Output all records exactly, with no images.

(Source records)
----------------------------------------

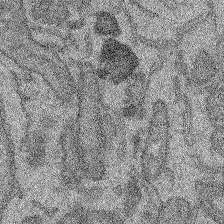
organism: Human
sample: HeLa cells
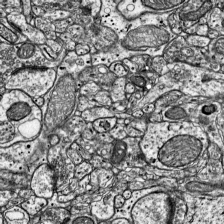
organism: Mouse
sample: Visual Cortex
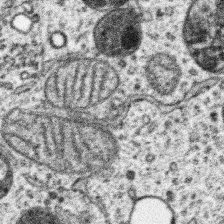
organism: Human
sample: HeLa cells
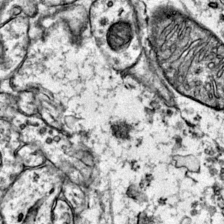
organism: Mouse
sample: Primary visual cortex
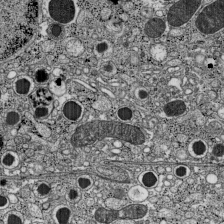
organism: C57BL Mouse
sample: Pancreatic islet
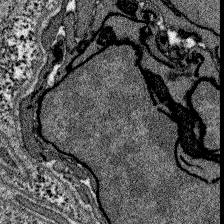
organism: Zebrafish
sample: Larval olfactory bulb
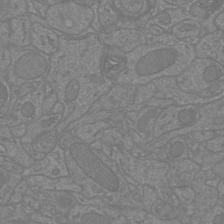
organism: Mouse
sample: Cortical neurons
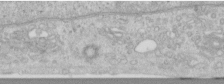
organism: Human
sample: Centriole in RPE cells
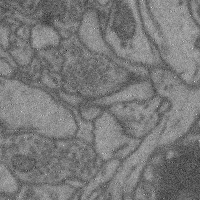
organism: Mouse
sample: Cerebral cortex
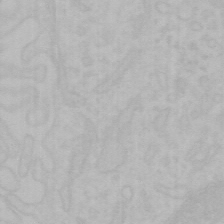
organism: Mouse
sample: Choroid plexus
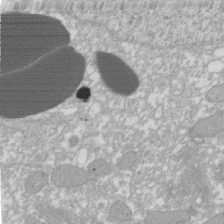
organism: Xenopus
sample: Cilia; centrioles in frog embryo cells
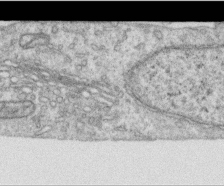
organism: Human
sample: Centriole in RPE cells
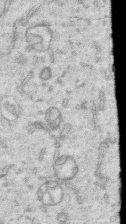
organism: Human
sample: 1205lu cells
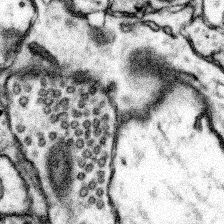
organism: Mouse
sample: Somatosensory cortex neuropil
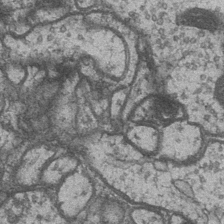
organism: Drosophila
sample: Optic medulla
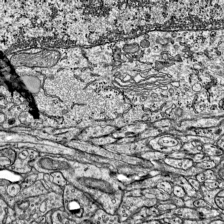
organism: Mouse
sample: Visual Cortex
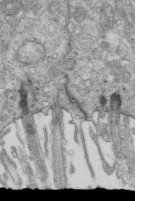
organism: Mouse
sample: Multiciliated cells
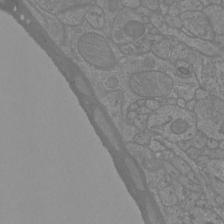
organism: Mouse
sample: Cortical neurons
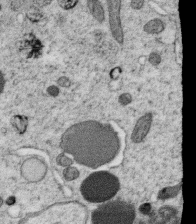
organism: C. elegans
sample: C. elegans oocyte; sperm cells
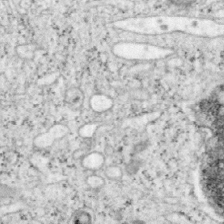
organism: Mouse
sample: OT-I killer T cells with ID8 ovarian cancer cells
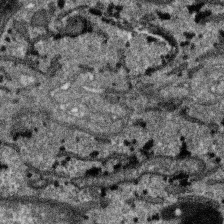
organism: Human
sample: Lung epithelial cells infected with SARS-CoV-2
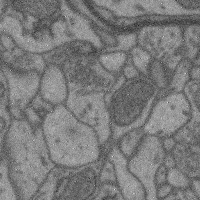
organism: Mouse
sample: Cerebral cortex
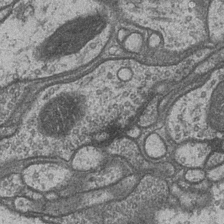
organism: Drosophila
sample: Optic medulla
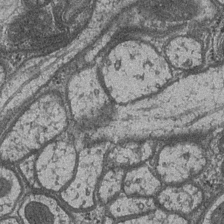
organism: Drosophila
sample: Optic medulla
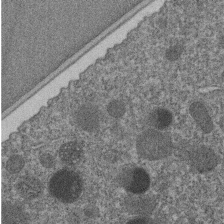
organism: C. elegans
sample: C. elegans embryo early stage
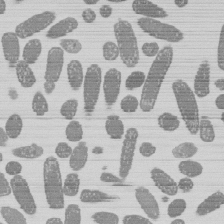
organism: E. coli
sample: Bacterial nucleoid
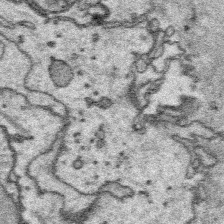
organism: Platynereis dumerilii
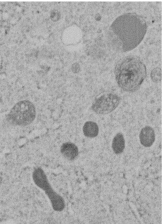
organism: C. elegans
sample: C. elegans embryo early stage
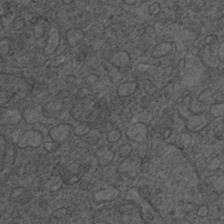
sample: Trachea
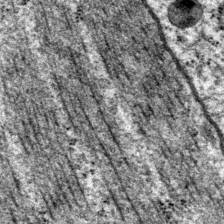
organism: P. pacificus
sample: Pharynx
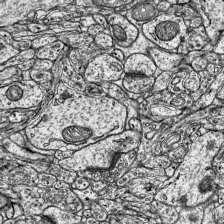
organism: Mouse
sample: Visual Cortex
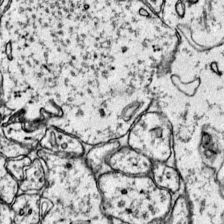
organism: Mouse
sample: Primary visual cortex
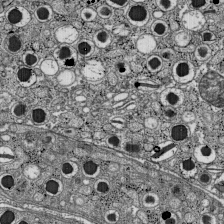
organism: C57BL Mouse
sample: Pancreatic islet
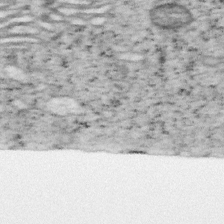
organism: Mouse
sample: OT-I killer T cells with ID8 ovarian cancer cells
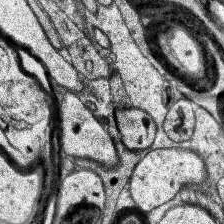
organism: Human
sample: Temporal Lobe
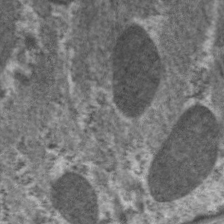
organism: C. elegans
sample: Pharynx
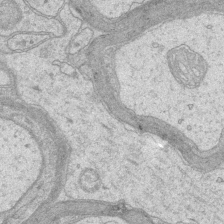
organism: Mouse
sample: CA1 Hippocampus
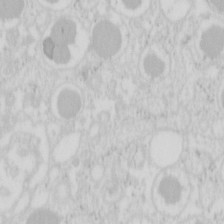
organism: Mouse
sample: Pancreas
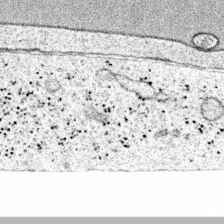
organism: Human
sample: HeLa cells
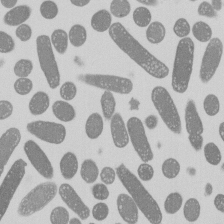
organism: E. coli
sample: Bacterial nucleoid
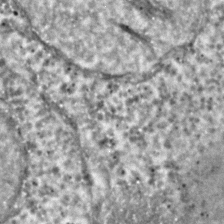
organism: C. elegans
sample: C. elegans embryo
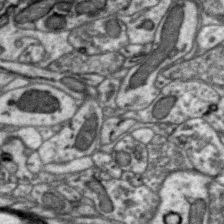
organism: Zebra finch
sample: Brain
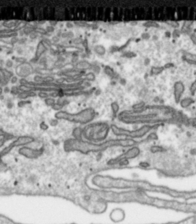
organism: Toxoplasma gondii
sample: Parasites in a vacuole inside a host cell
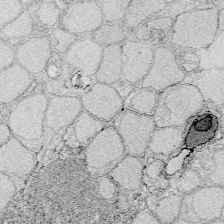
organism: Zebrafish
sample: Whole-Brain
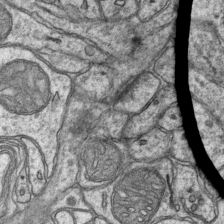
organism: Mouse
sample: CA1 Hippocampus
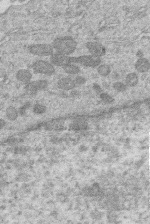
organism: Human
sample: Macrophage cells
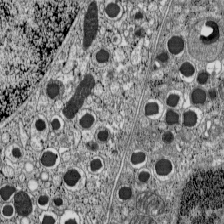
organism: C57BL Mouse
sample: Pancreatic islet
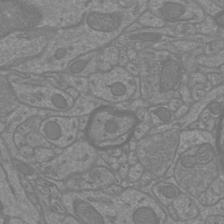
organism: Mouse
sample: Cortical neurons
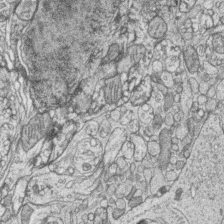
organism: Zebrafish
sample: synaptic ribbons in rod cells and cone cells
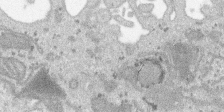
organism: Human
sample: Lung epithelial cells infected with SARS-CoV-2
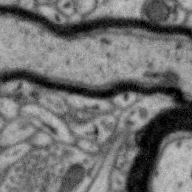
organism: Zebra finch
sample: Brain
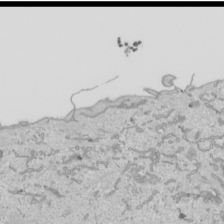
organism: Human
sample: Mitochondria in HCT116 cells
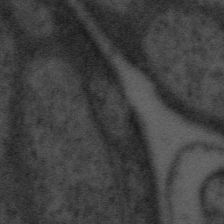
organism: Tuwongella immobilis
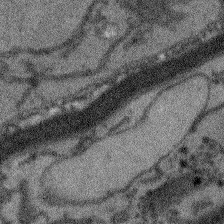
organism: Arabidopsis thaliana
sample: Root tip
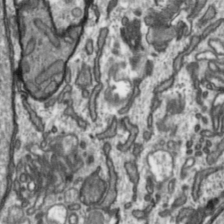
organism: Toxoplasma gondii
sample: Parasites in a vacuole inside a host cell
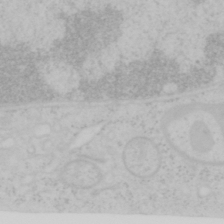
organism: Mouse
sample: OT-I killer T cells with ID8 ovarian cancer cells
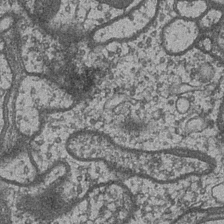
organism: Drosophila
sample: Optic medulla
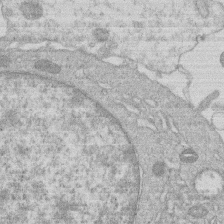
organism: Human
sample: Macrophage cells
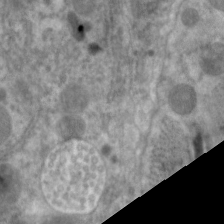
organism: C. elegans
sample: Pharynx
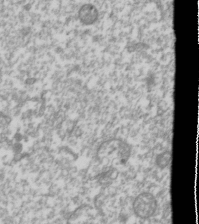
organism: Drosophila
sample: Cell division; meiosis; drosophila spermatocytes
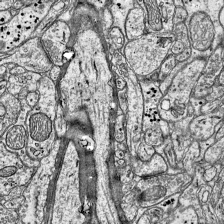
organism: Mouse
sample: Visual Cortex
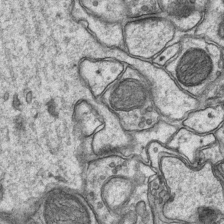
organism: Mouse
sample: CA1 Hippocampus
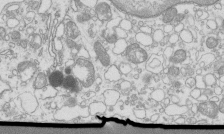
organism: Mouse
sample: Macrophages

----------------------------------------

**ANSWER SPACE:**
organism: Human
sample: HeLa cells
organism: Mouse
sample: Visual Cortex
organism: Human
sample: HeLa cells
organism: Mouse
sample: Primary visual cortex
organism: C57BL Mouse
sample: Pancreatic islet
organism: Zebrafish
sample: Larval olfactory bulb
organism: Mouse
sample: Cortical neurons
organism: Human
sample: Centriole in RPE cells
organism: Mouse
sample: Cerebral cortex
organism: Mouse
sample: Choroid plexus
organism: Xenopus
sample: Cilia; centrioles in frog embryo cells
organism: Human
sample: Centriole in RPE cells
organism: Human
sample: 1205lu cells
organism: Mouse
sample: Somatosensory cortex neuropil
organism: Drosophila
sample: Optic medulla
organism: Mouse
sample: Visual Cortex
organism: Mouse
sample: Multiciliated cells
organism: Mouse
sample: Cortical neurons
organism: C. elegans
sample: C. elegans oocyte; sperm cells
organism: Mouse
sample: OT-I killer T cells with ID8 ovarian cancer cells
organism: Human
sample: Lung epithelial cells infected with SARS-CoV-2
organism: Mouse
sample: Cerebral cortex
organism: Drosophila
sample: Optic medulla
organism: Drosophila
sample: Optic medulla
organism: C. elegans
sample: C. elegans embryo early stage
organism: E. coli
sample: Bacterial nucleoid
organism: Platynereis dumerilii
organism: C. elegans
sample: C. elegans embryo early stage
sample: Trachea
organism: P. pacificus
sample: Pharynx
organism: Mouse
sample: Visual Cortex
organism: Mouse
sample: Primary visual cortex
organism: C57BL Mouse
sample: Pancreatic islet
organism: Mouse
sample: OT-I killer T cells with ID8 ovarian cancer cells
organism: Human
sample: Temporal Lobe
organism: C. elegans
sample: Pharynx
organism: Mouse
sample: CA1 Hippocampus
organism: Mouse
sample: Pancreas
organism: Human
sample: HeLa cells
organism: E. coli
sample: Bacterial nucleoid
organism: C. elegans
sample: C. elegans embryo
organism: Zebra finch
sample: Brain
organism: Toxoplasma gondii
sample: Parasites in a vacuole inside a host cell
organism: Zebrafish
sample: Whole-Brain
organism: Mouse
sample: CA1 Hippocampus
organism: Human
sample: Macrophage cells
organism: C57BL Mouse
sample: Pancreatic islet
organism: Mouse
sample: Cortical neurons
organism: Zebrafish
sample: synaptic ribbons in rod cells and cone cells
organism: Human
sample: Lung epithelial cells infected with SARS-CoV-2
organism: Zebra finch
sample: Brain
organism: Human
sample: Mitochondria in HCT116 cells
organism: Tuwongella immobilis
organism: Arabidopsis thaliana
sample: Root tip
organism: Toxoplasma gondii
sample: Parasites in a vacuole inside a host cell
organism: Mouse
sample: OT-I killer T cells with ID8 ovarian cancer cells
organism: Drosophila
sample: Optic medulla
organism: Human
sample: Macrophage cells
organism: C. elegans
sample: Pharynx
organism: Drosophila
sample: Cell division; meiosis; drosophila spermatocytes
organism: Mouse
sample: Visual Cortex
organism: Mouse
sample: CA1 Hippocampus
organism: Mouse
sample: Macrophages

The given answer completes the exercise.